Data Flexibility

Data Flexibility is surely the goal. I can’t believe that it has taken me so long to write a post on this! How much time have we spent ‘dragging and dropping’ only to create rigid patterns that snap within months? Happily, we now have options!

Data Flexibility is the ability for a solution to grow, shrink or change to meet a revised set of data needs or requirements. Change is so prevalent that we must ensure the data we manage can cope.

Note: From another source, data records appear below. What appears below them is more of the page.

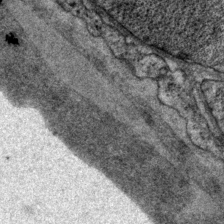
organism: P. pacificus
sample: Pharynx
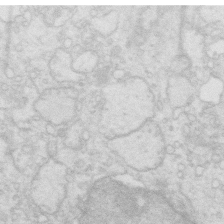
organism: Mouse
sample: Multiciliated cells
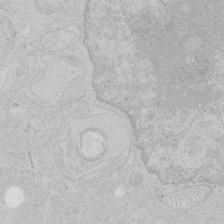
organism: Human
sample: Mitochondria in HCT116 cells
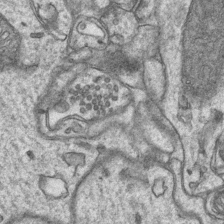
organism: Mouse
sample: CA1 Hippocampus
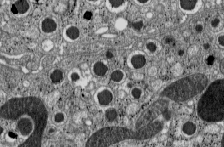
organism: C57BL Mouse
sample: Pancreatic islet
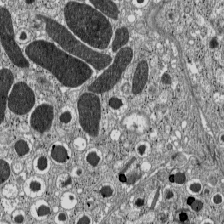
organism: C57BL Mouse
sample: Pancreatic islet
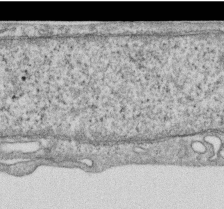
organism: Human
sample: Centriole in RPE cells
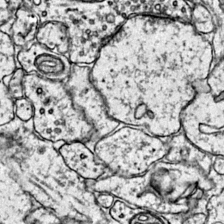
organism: Mouse
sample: Primary visual cortex
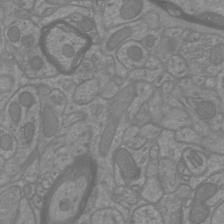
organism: Mouse
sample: Cortical neurons
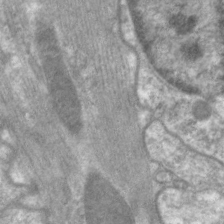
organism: C. elegans
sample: Pharynx
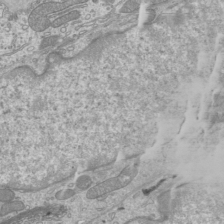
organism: Mouse
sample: Cilia; mouse epididymis
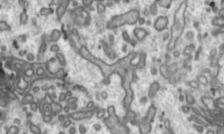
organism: Toxoplasma gondii
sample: Parasites in a vacuole inside a host cell
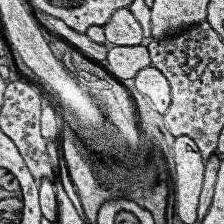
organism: Human
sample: Temporal Lobe
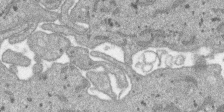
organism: Human
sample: Lung epithelial cells infected with SARS-CoV-2
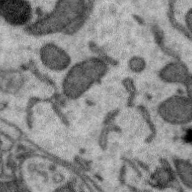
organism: Zebra finch
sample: Brain
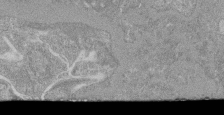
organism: Mouse
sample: Glomerulus
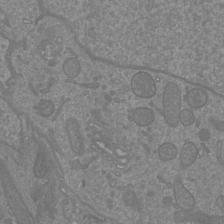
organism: Mouse
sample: Cortical neurons
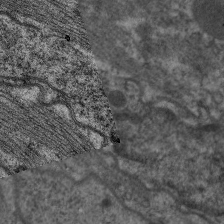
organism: C. elegans
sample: Pharynx
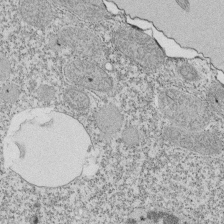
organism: Tetrahymena
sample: Cilia in tetrahymena
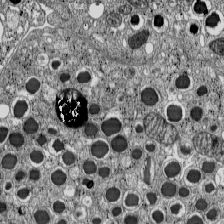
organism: C57BL Mouse
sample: Pancreatic islet
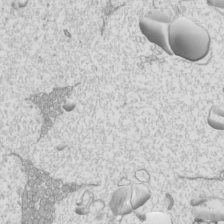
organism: Mouse
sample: Cilia; mouse epididymis
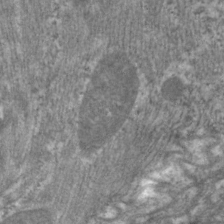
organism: C. elegans
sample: Pharynx
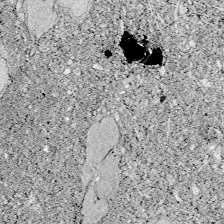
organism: Zebrafish
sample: Whole-Brain
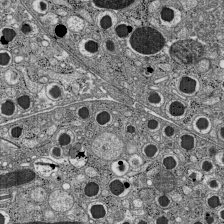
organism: C57BL Mouse
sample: Pancreatic islet
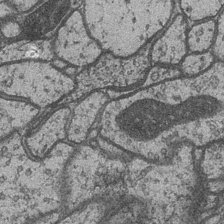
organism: Drosophila
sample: Optic medulla
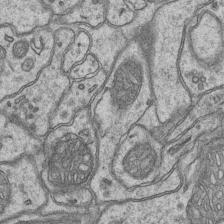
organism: Mouse
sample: CA1 Hippocampus
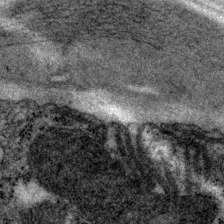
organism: P. pacificus
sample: Pharynx
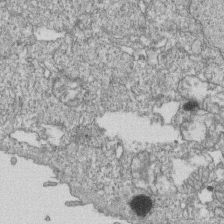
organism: Human
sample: HeLa cell HIV synapse
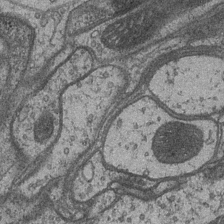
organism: Drosophila
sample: Optic medulla
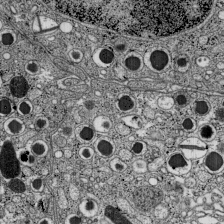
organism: C57BL Mouse
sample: Pancreatic islet
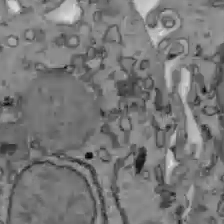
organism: C57BL Mouse
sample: Liver
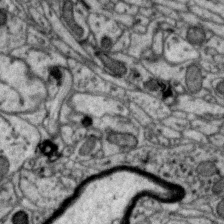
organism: Zebra finch
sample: Brain
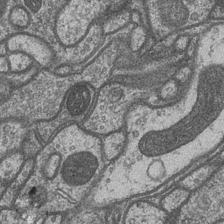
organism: Drosophila
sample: Optic medulla
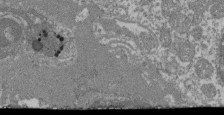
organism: Mouse
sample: Glomerulus
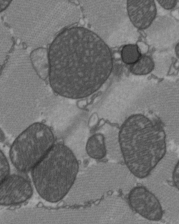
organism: C57BL Mouse
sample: Heart
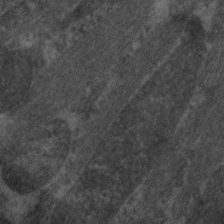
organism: C. elegans
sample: Pharynx
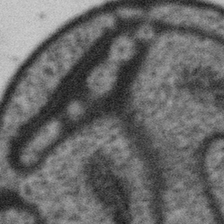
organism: Gemmata obscuriglobus
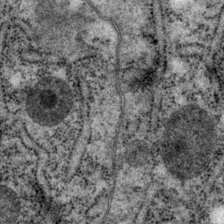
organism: P. pacificus
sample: Pharynx
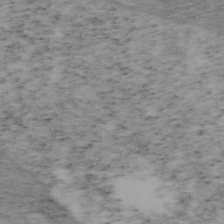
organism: Mouse
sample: OT-I killer T cells with ID8 ovarian cancer cells
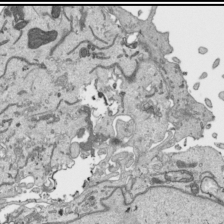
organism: Human
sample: Mitochondria in HCT116 cells
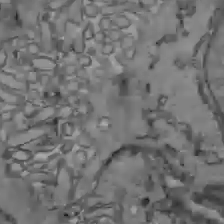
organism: C57BL Mouse
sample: Liver
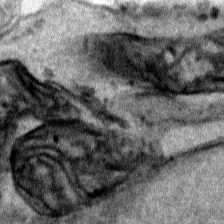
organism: Human
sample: Mitochondria in HCT116 cells
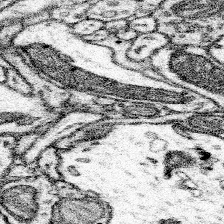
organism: Mouse
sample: Somatosensory cortex neuropil
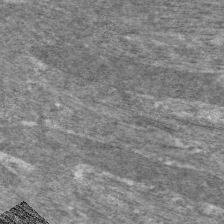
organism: C. elegans
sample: Pharynx
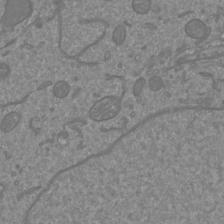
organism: Mouse
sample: Cortical neurons
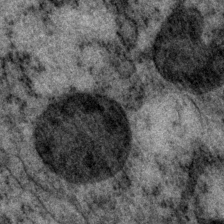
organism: P. pacificus
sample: Pharynx
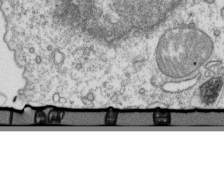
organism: Mouse
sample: Activated OT-1 CD8+ T cells
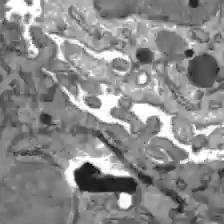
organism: C57BL Mouse
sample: Liver
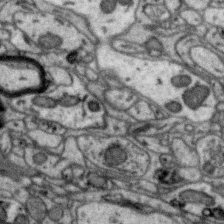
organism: Zebra finch
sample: Brain
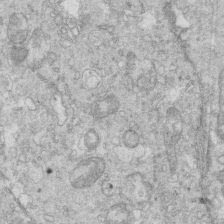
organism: Mouse
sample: Multiciliated cells
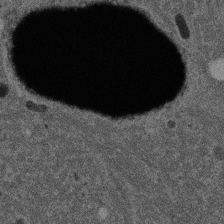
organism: Mouse
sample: Dividing mouse embryo 1 cell stage
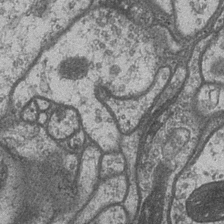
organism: Drosophila
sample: Optic medulla
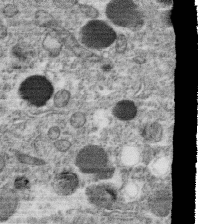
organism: C. elegans
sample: C. elegans oocyte; sperm cells
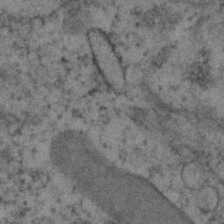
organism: Human
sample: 1205lu cells
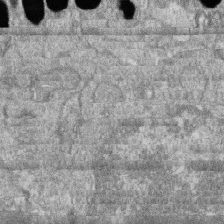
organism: Zebrafish
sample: Cilia; retinal pigment epithelium
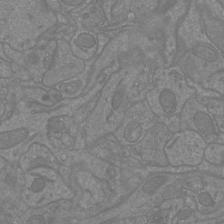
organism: Mouse
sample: Cortical neurons
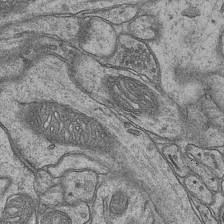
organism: Mouse
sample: CA1 Hippocampus
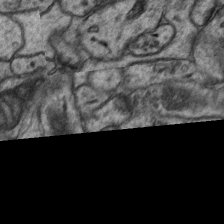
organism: Mouse
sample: CA1 Hippocampus
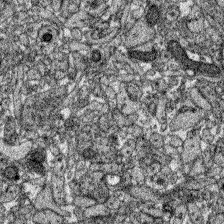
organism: Zebrafish
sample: Larval olfactory bulb
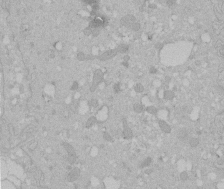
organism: Human
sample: Melanocyte Keratinocyte synapse skin construct
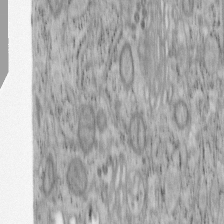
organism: Human
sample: HeLa cells
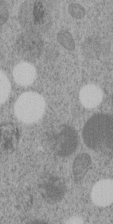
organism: C. elegans
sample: C. elegans embryo early stage
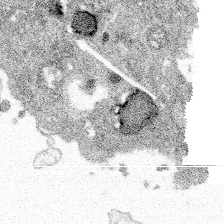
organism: Spongilla lacustris
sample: Multiple
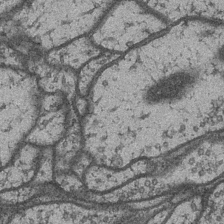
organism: Drosophila
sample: Optic medulla
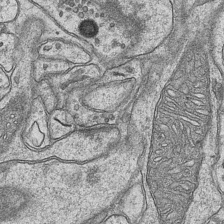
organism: Mouse
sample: CA1 Hippocampus
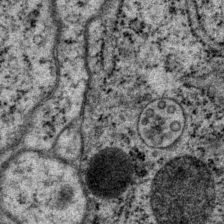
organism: P. pacificus
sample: Pharynx
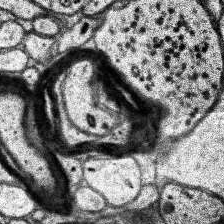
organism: Human
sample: Temporal Lobe
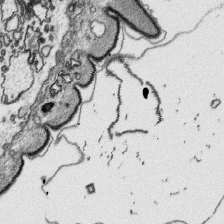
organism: Platynereis dumerilii
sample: Parapodia
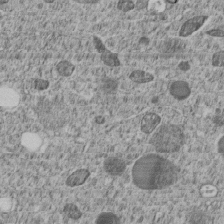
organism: C. elegans
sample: C. elegans embryo early stage
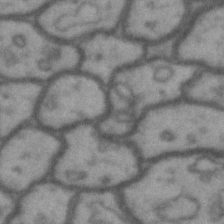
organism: Drosophila
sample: Brain
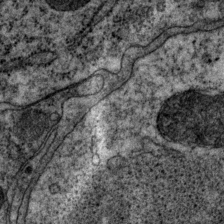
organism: P. pacificus
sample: Pharynx
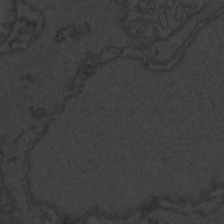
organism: Zebrafish
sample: Macrophage infected with Toxoplasma gondii
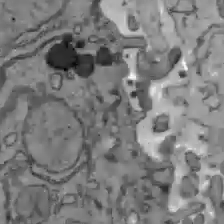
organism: C57BL Mouse
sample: Liver
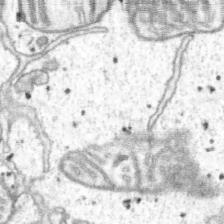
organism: Human
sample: HeLa cells
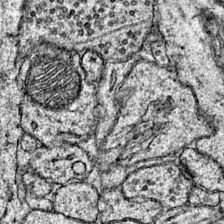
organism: Mouse
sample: Primary visual cortex
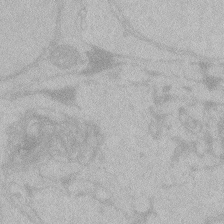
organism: Zebrafish
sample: Macrophage infected with Toxoplasma gondii
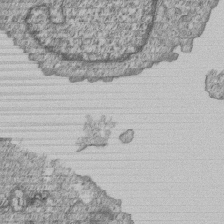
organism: Human
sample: MDA-MB-231 cells
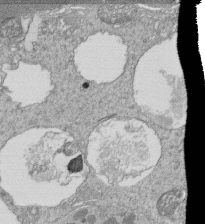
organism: Tetrahymena
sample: Cilia in tetrahymena
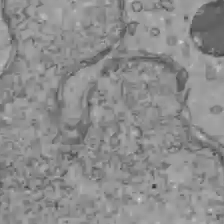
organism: C57BL Mouse
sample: Liver
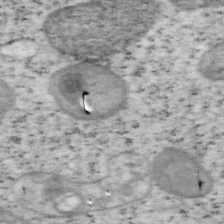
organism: Mouse
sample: OT-I killer T cells with ID8 ovarian cancer cells
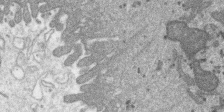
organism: Human
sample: Lung epithelial cells infected with SARS-CoV-2
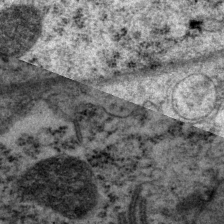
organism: P. pacificus
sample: Pharynx
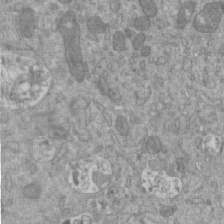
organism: Mouse
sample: ED-1 cell nuclei; centrioles
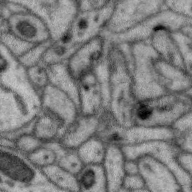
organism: Zebra finch
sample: Brain
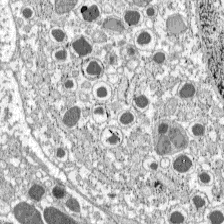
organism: C57BL Mouse
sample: Pancreatic islet
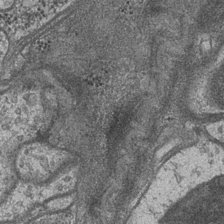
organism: Drosophila
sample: Optic medulla
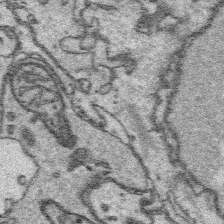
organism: Platynereis dumerilii
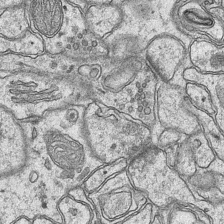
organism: Mouse
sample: CA1 Hippocampus
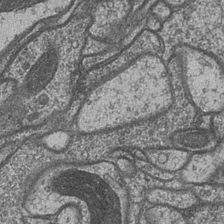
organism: Drosophila
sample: Optic medulla
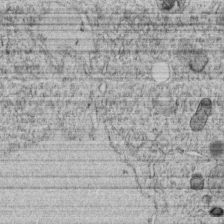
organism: C. elegans
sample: C. elegans embryo early stage
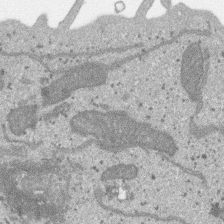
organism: Human
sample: Lung epithelial cells infected with SARS-CoV-2
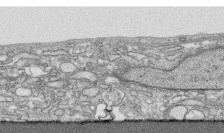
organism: Human
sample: CRL-1474
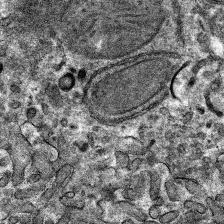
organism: Mouse
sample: Mouse hepatocytes
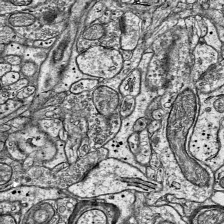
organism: Mouse
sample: Visual Cortex
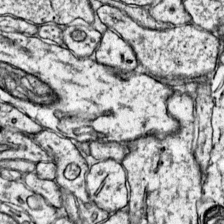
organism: Mouse
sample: Primary visual cortex
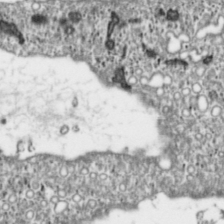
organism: Toxoplasma gondii
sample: Parasites in a vacuole inside a host cell
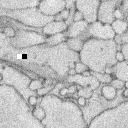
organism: Rabbit
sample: Retina
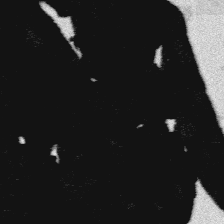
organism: Platynereis dumerilii
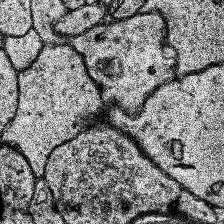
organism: Human
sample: Temporal Lobe
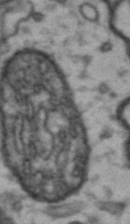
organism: Drosophila
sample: Brain
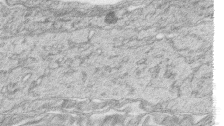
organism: Zebrafish
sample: synaptic ribbons in rod cells and cone cells
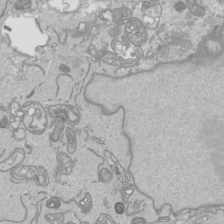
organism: Human
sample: Mitochondria in HCT116 cells
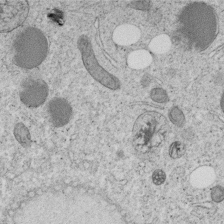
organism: C. elegans
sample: C. elegans embryo early stage
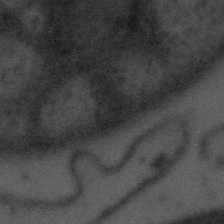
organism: Tuwongella immobilis
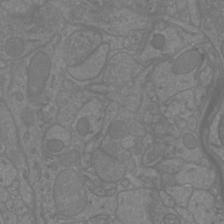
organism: Mouse
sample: Cortical neurons
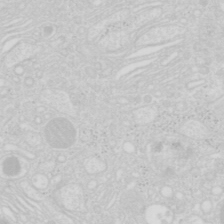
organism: Mouse
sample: Pancreas
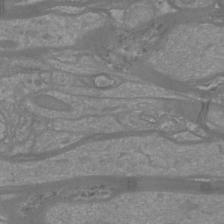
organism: Mouse
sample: Cortical neurons
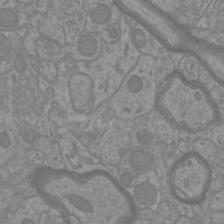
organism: Mouse
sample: Cortical neurons
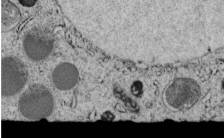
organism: C. elegans
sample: C. elegans embryo early stage
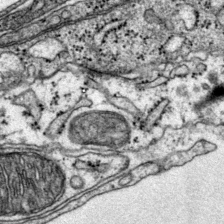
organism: Mouse
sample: Primary visual cortex
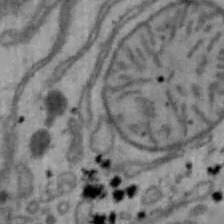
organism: Mouse
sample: Liver
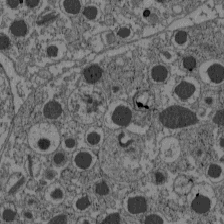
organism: C57BL Mouse
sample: Pancreatic islet
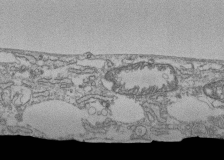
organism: Human
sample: Fibroblast cells
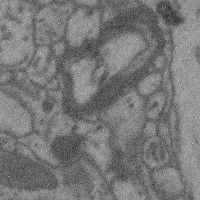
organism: Mouse
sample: Cerebral cortex

The post explains flexibility in terms of:

Platform
Integration
Storage
Access

At the end of the day, how do we avoid rigidity?

Platform

This a simple, one-word answer, it is Cloud. AWS, AZURE and GCP have come to the rescue. The following are some common scenarios where cloud service providers provide the ability to:

Add new services at a click. An example is where an Azure client needs to discover and understand their data sources more completely. Within hours they can add Azure Data Catalog to facilitate this.
Automatically scale both horizontally and vertically. An example is an AWS client that has periodic peak loads that require them to initiate EC2 Auto Scaling to meet performance expectations.
Create temporary environments to carry out periodic activities. For example a GCP client needs to test their Disaster Recovery (DR) procedure and therefore spins up replica Compute Engines so they can validate the recovery procedure.

Integration

I will be honest; this is my favourite! For far too long we have been creating rigid, point to point, integration patterns that snap if there is a change. Hand-coded Extract Transform and Load (ETL) patterns were the default option.

Integration flexibility is now provided by:

Rapidly loading data structures, that do not require complex business rules (e.g. Landing, Staging, Raw Data Vault or Data Lake), with minimal hand-coding. A Meta Data-Driven Framework or tool is a must.
Using a Pub/Sub pattern if the integration needs ‘many’ system integration points, multiple protocols (e.g. FTP, HTTP, etc.) and message routing. This will help avoid:
- Integration issues where either Publisher or Subscriber are periodically off-line.
- Performance bottlenecks due to a subscriber client process that can’t acknowledge messages as rapidly as the publisher can send.

Using a Micro Service integration pattern to deliver Service Orientated Architecture (SOA) in a targeted, flexible and incremental manner. This means the client can avoid the traditional monolithic approach where all the eggs are all in one basket.

Storage

Data Flexibility would be impossible without a recent change in storage options. Schema definition was previously required before data could be stored. This meant ingestion was costly and slow due to the modelling overhead. We are now able to choose from a range of approaches where the schema is only really relevant when reading data. Examples of these include Amazon S3 or Azure Blob storage.

This shift now means that we have the flexibility to store structured, semi-structured or unstructured data when we want.

Data Architecture

Data modelling, and the number of data layers used, was a simpler choice in the past. Now we have Lake, Vault, Lake House, Warehouse, Mart, ODS, etc. Each of the approaches has its own merits and can deliver Data Flexibility to a greater or less extent. Regardless of your modelling preference, flexibility is supported by:

Raw layers (e.g. Land, Stage, Raw Vault, Lake, etc.) that are simple and extremely quick to build and change
Conformed Business layer that share dimensions
A minimum number of data layers. Each one adds rigidity and cost.
Standard load pattern. Variation impedes rapid change.

Access

We now have rapid data ingestion enabled by Data Lakes, Cloud Storage and Meta Data-Driven integration. The addition of self-service data visualisation tools now means that business users have the flexibility to access the raw data straight after ingestion and prior to modelling.